| name | openri |
| description | Use OpenRI to check manuscripts, interpret evidence-backed findings, and review AI reviewer protocol outputs without treating findings as misconduct determinations. |
OpenRI Skill
Use this skill when a task involves OpenRI reports, manuscript integrity checks, reviewer protocol checks, prompt-injection checks, PDF hidden text checks, citation checks, or research transparency triage.
Safety Defaults
- Treat OpenRI findings as evidence-backed guardrails for a model-agnostic AI reviewer or AI editor.
- Do not describe findings as proof of research misconduct.
- Do not send unpublished manuscripts to external APIs or external LLMs unless the user explicitly approves that exact transfer.

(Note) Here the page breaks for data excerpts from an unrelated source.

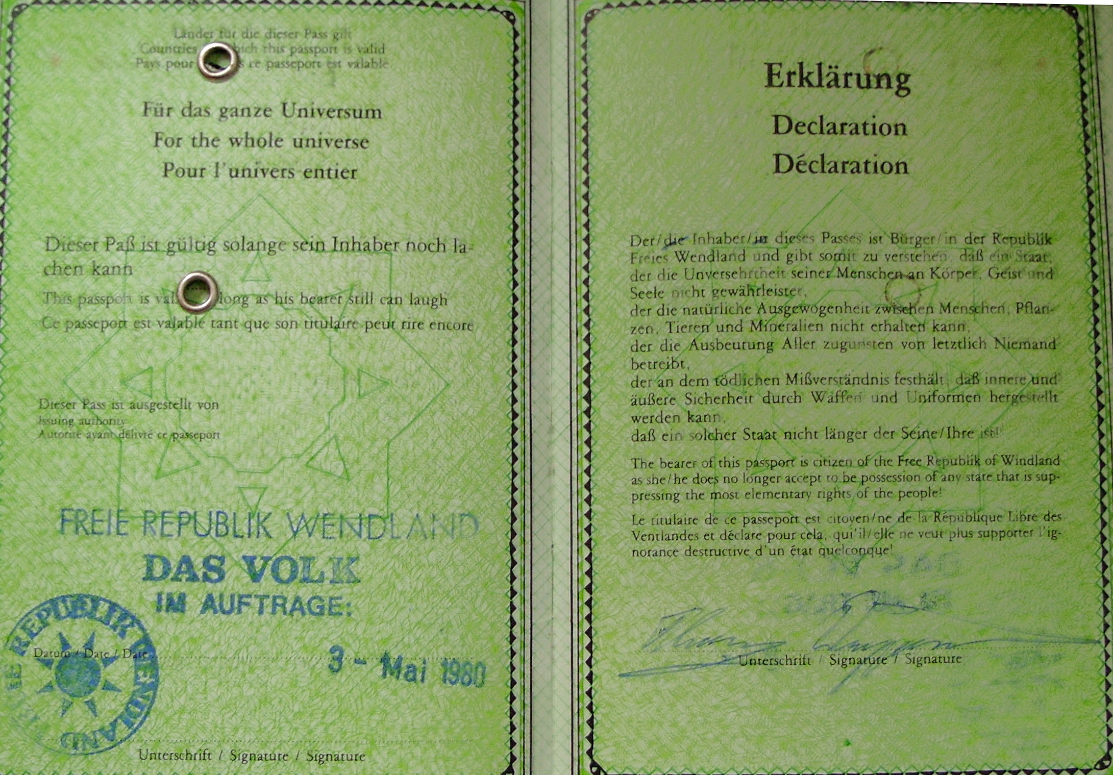 Ausweis der Republik Wendland, 1980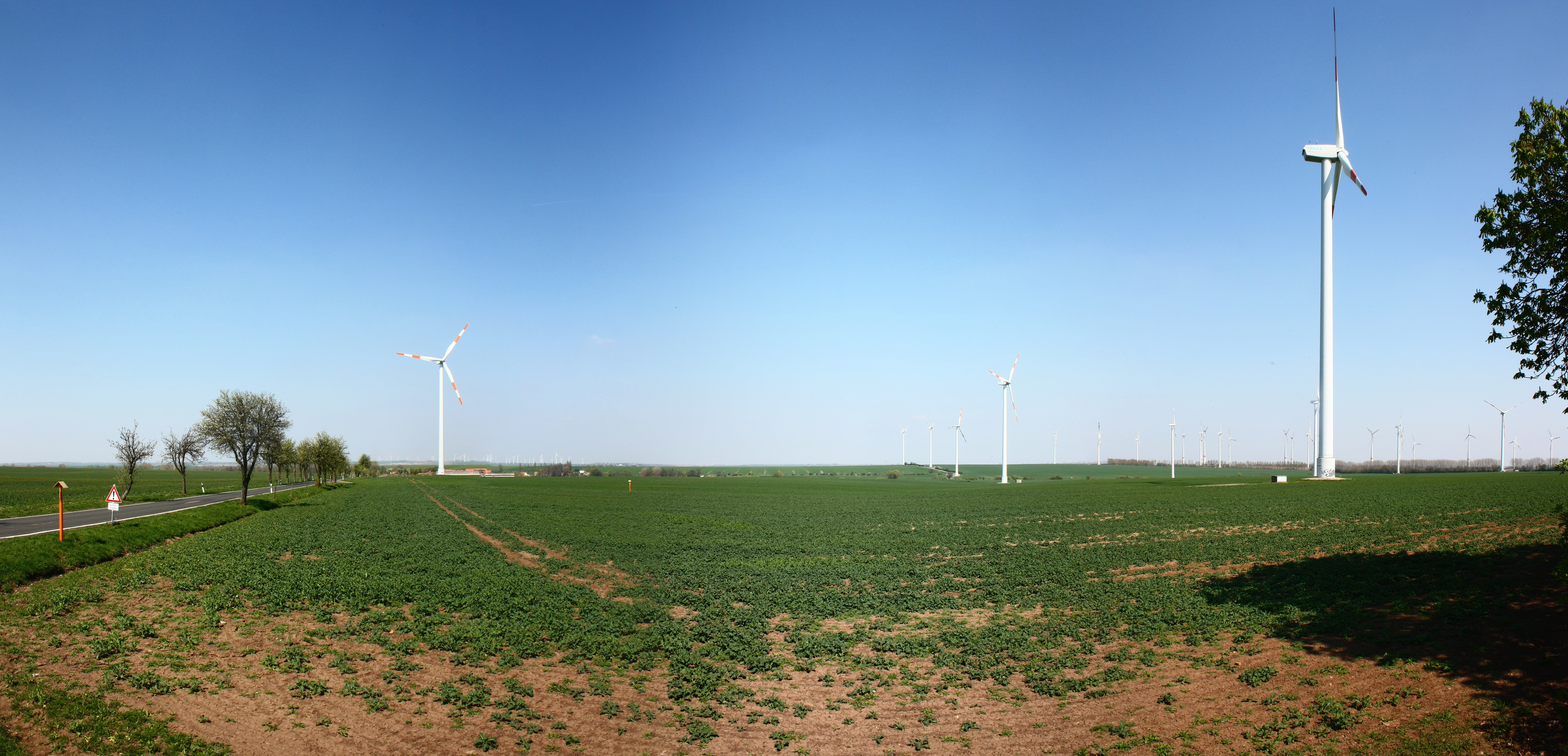 Blick von der Landstraße Halle-Mansfeld auf das Dorf Rottelsdorf und den Windpark östlich davon.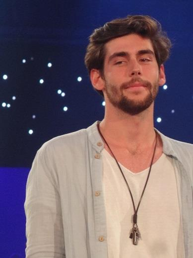 Álvaro Soler bei Die Besten im Sommer in Riesa

- Keep network-backed checks opt-in.
- Preserve quotes and evidence locations when summarizing findings.
Local Commands
From the OpenRI repository:
PYTHONPATH=backend python3 -m openri.cli check samples/high_risk_manuscript.txt
PYTHONPATH=backend python3 -m openri.cli list
PYTHONPATH=backend python3 -m uvicorn openri.api:app --host 127.0.0.1 --port 8008
For a full local verification pass:
PYTHONPATH=backend python3 -m pytest backend/tests -q
cd frontend
npm run build
Reporting
Summaries should include:
- finding ID, severity, status, and message
- the relevant evidence quote or data
- the AI reviewer / AI editor follow-up task
- any coverage blocker or unsupported input
If a check is skipped, unknown, unsupported, or not implemented, report it as a blocker or explicit limitation rather than treating it as a pass.